In this review I'll use the English language title for Victor Hugo's novel rather than the French one. One reason is that the word HUNCHBACK is easier to use as a short form for the title. But I also think it's a better title. Quasimodo is indubitably the novel's central icon, and as important as the 15th-century Parisian setting is, that importance is secondary. Supposedly foreign tourists became more interested in the Notre Dame cathedral after the publication of Hugo's novel. But I'd bet few tourists came to observe the cathedral's architectural wonders, but rather thought about the setting in which the pitiable hunchback came to his sad end.
In contrast to some 19th-century novels that I have frequently reread, like MOBY DICK and FRANKENSTEIN, I only read HUNCHBACK once before, thirty-forty years ago. I don't remember most of my impressions from the first reading. I had probably seen the classic 1939 movie adaptation and may have heard that it was not entirely faithful to the Hugo novel. I probably didn't know that Esmerelda too meets a terrible fate, and back then, I might have called that end "tragic." But on this reread, I realized that almost everything about the Hugo book is oriented toward the mythos Northrop Frye termed "irony." Esmerelda is the only character who incarnates any potential for good, and that means that she must be sacrificed to the stupidity and venality of 15th-century Paris. Quasimodo's claim to goodness is shakier, but he starts out with all the odds massed against him, so he too is doomed. Of the few characters in HUNCHBACK who prosper, all are utterly unworthy.Often HUNCHBACK has been adapted in other media that obscured the book's ironic mode, focusing on the pathos of Quasimodo rather than his inevitable doom. Some versions also give Esmerelda a "happy ending" with her beloved guardsman Phoebus, one of those worthless characters mentioned above. But I've yet to see a truly ironic version, one that follows the book in depicting the entire society as informed by cruelty and rapacity. Usually all the negative aspects of Quasimodo's world are channeled into the hunchback's father-figure Frollo, who becomes obsessed with the beautiful Esmerelda's physical charms. Ironically, Esmerelda herself is no less captivated by beauty, becoming smitten with Phoebus for his looks (the reference to Apollo is a telling one). Quasimodo may be the one individual, even with his limited mentality, who appreciates Esmerelda as much for her kindness as for her beauty.

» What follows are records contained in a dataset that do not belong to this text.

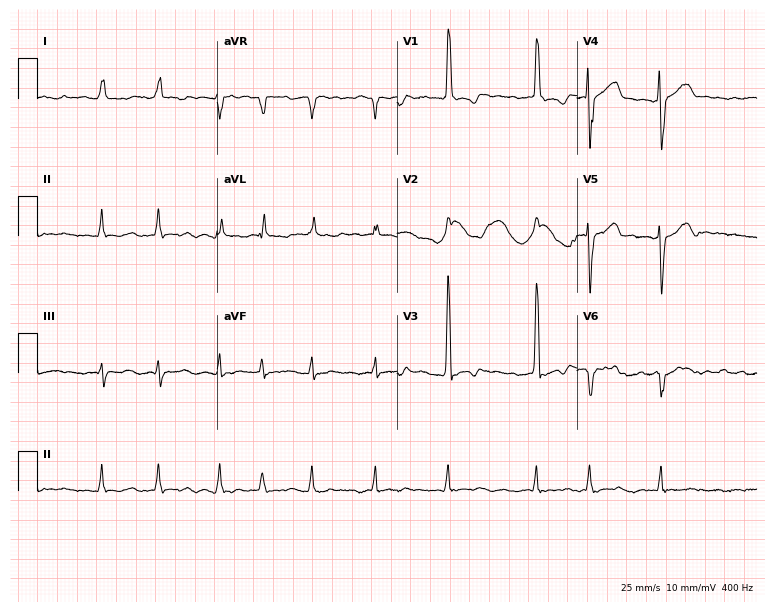
ECG (7.3-second recording at 400 Hz) — a male patient, 60 years old. Findings include atrial fibrillation.
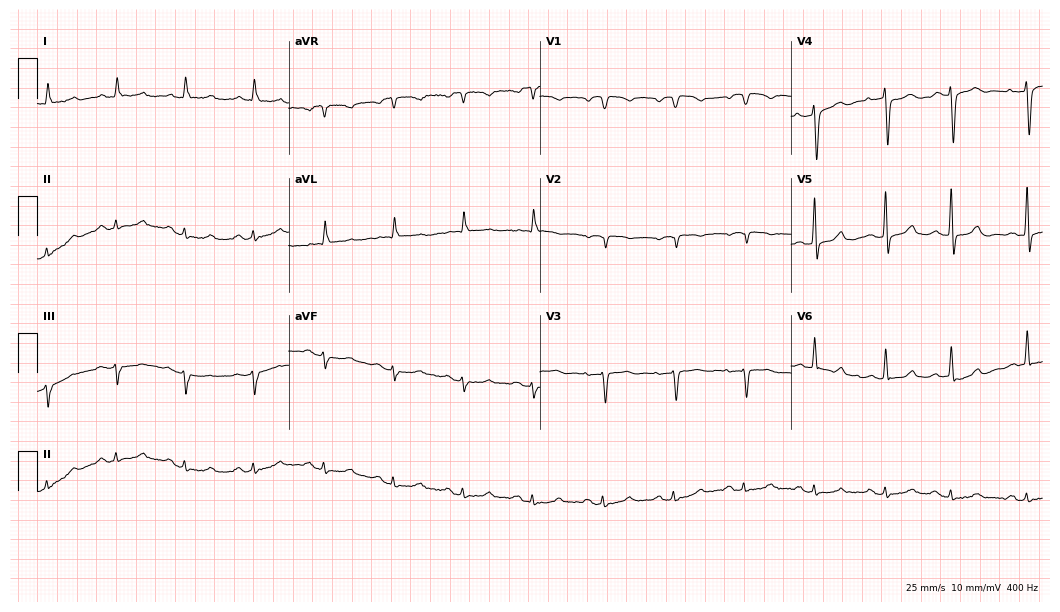
ECG — an 87-year-old man. Screened for six findings — first-degree AV block, right bundle branch block, left bundle branch block, sinus bradycardia, atrial fibrillation, sinus tachycardia — none is recorded. Other findings, if any, are not listed.
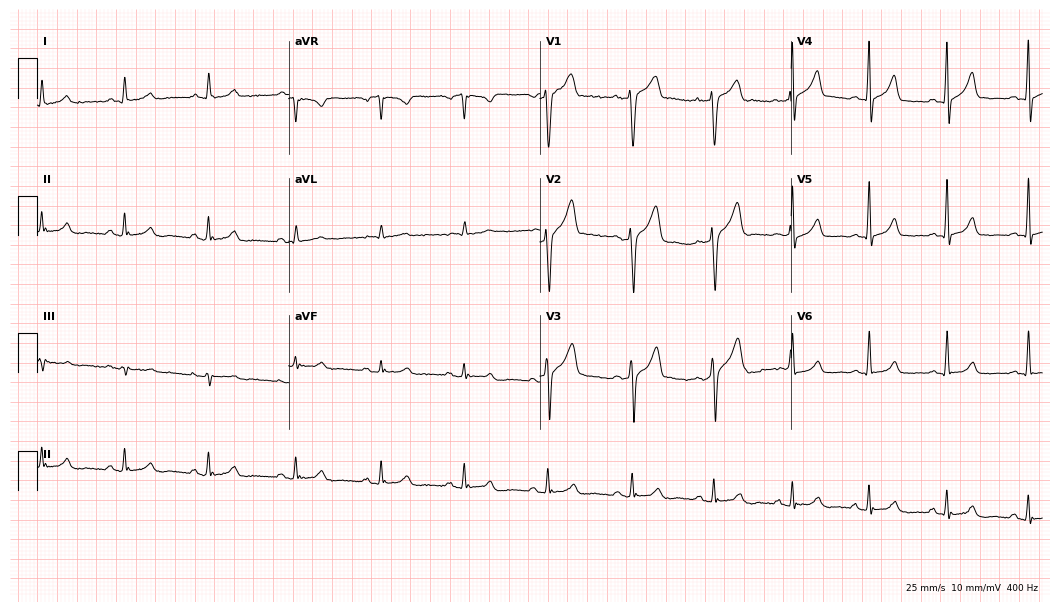
12-lead ECG from a male, 53 years old (10.2-second recording at 400 Hz). Recorded interpretation: within normal limits.
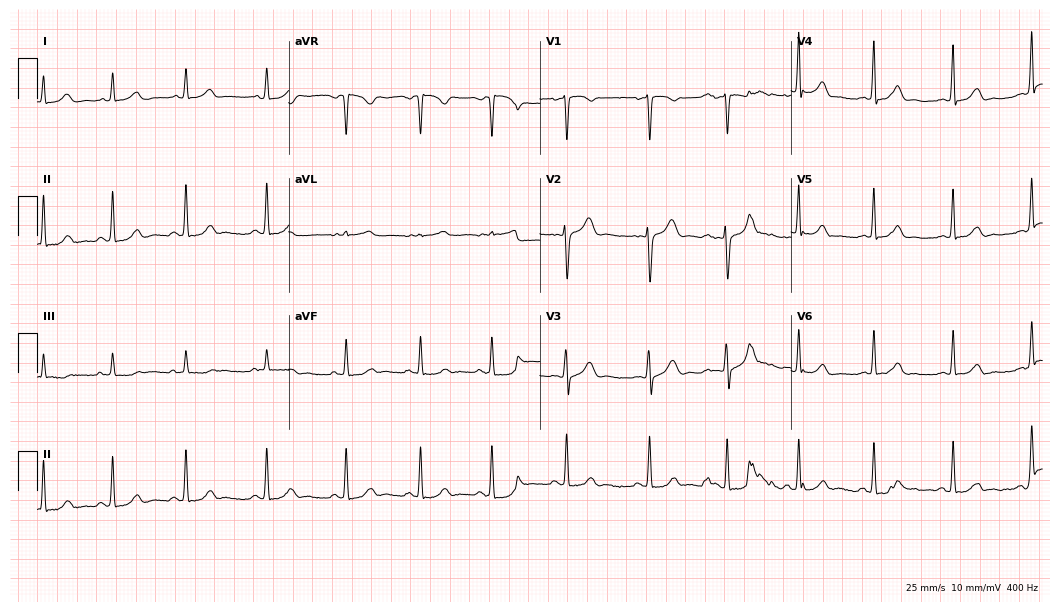
Resting 12-lead electrocardiogram (10.2-second recording at 400 Hz). Patient: a 17-year-old female. Read as a normal ECG.
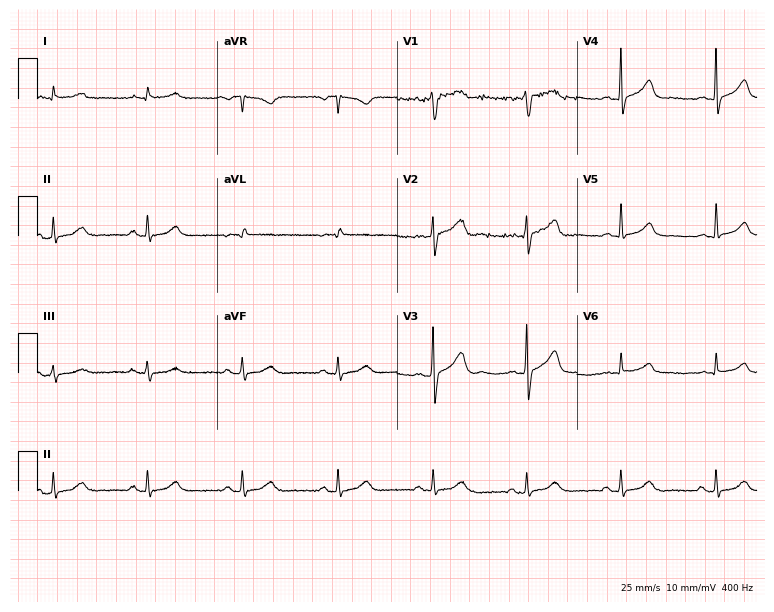
ECG — a man, 61 years old. Labelled as a normal ECG.
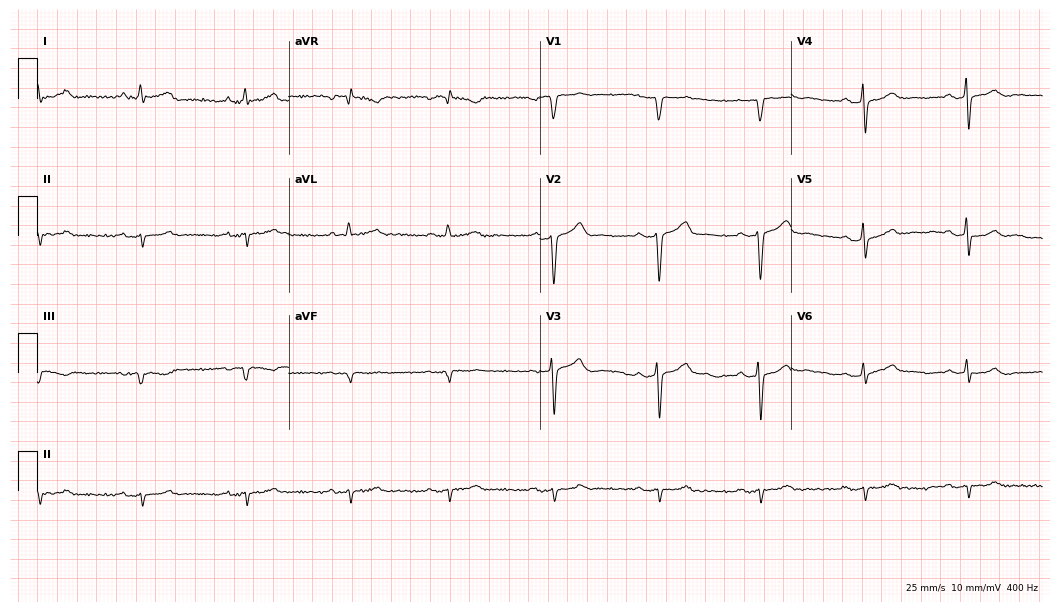
12-lead ECG from a male patient, 55 years old. Findings include first-degree AV block.
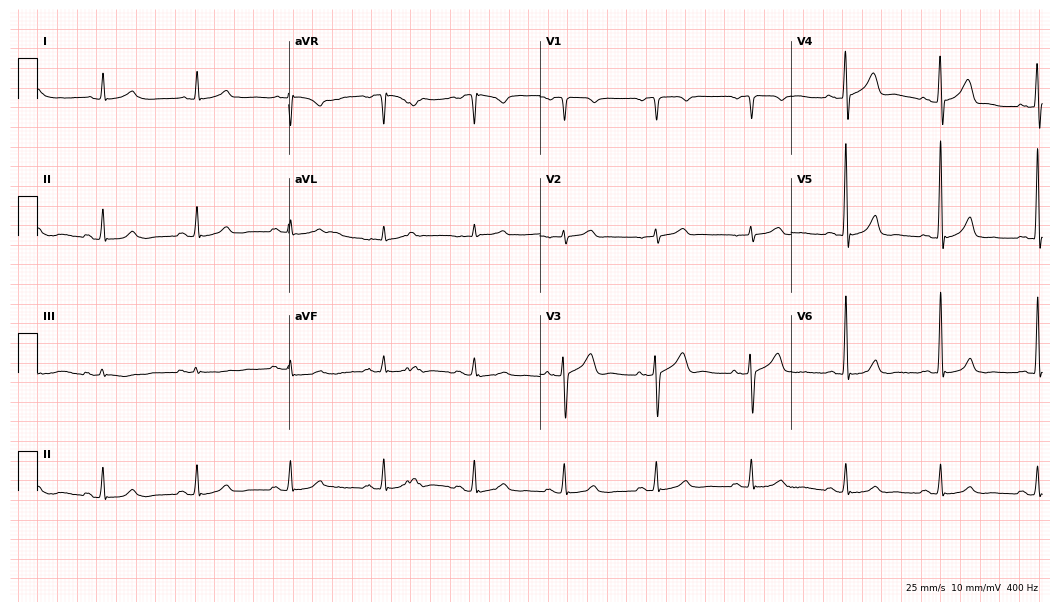
12-lead ECG (10.2-second recording at 400 Hz) from a male patient, 72 years old. Labelled as a normal ECG.

Hugo is sometimes linked with the artistic movement called "Romanticism," but I don't think HUNCHBACK is a Romantic novel, as are both MOBY DICK and FRANKENSTEIN. It contains larger-than-life scenes that everyone with a basic education knows, like Quasimodo's public flogging and the mercy shown him by his sort-of victim Esmerelda, and the hunchback's dramatic rescue of Esmerelda from the hangman's noose. But HUNCHBACK also contains reams of incredibly prolix prose, as Hugo burns up space descanting on the foolishness of the Parisians, from the highest to the lowest. Hugo acts as if he thinks he invented satire, with the result that most of the other characters are superficial. HUNCHBACK is one of those rare novels which has become a sort of secular literary myth, at least in the sense that most people have at least a broad knowledge of its nature. Yet Hugo's mythopoeic powers are at odds when his didactic ones. For instance, one of the novel's most mythic moments takes place when one of Hugo's POV characters is victimized by the denizens of The Court of Miracles, possibly the first "city of thieves" in canonical literature. This is a great nightmarish scene, potentially portraying the thief-society as the inversion of normal Parisian existence. But once I saw that "overground" Paris was just as rotten and arbitrary as "underground" Paris, I felt that Hugo was making a very superficial equation between the two. In the end, HUNCHBACK is a classic novel that I can admire in many respects. But because of the conflict I perceive between Hugo's intellectual and imaginative powers, it's not a novel I like. Unlike most of the "monsters" who appeared first in 19th-century fiction, Quasimodo is never as imposing a menace as Dracula, the Frankenstein Monster or even Mister Hyde. I still believe he belongs to the domain of the uncanny because his crippled-yet-powerful status is not completely in the naturalistic mode.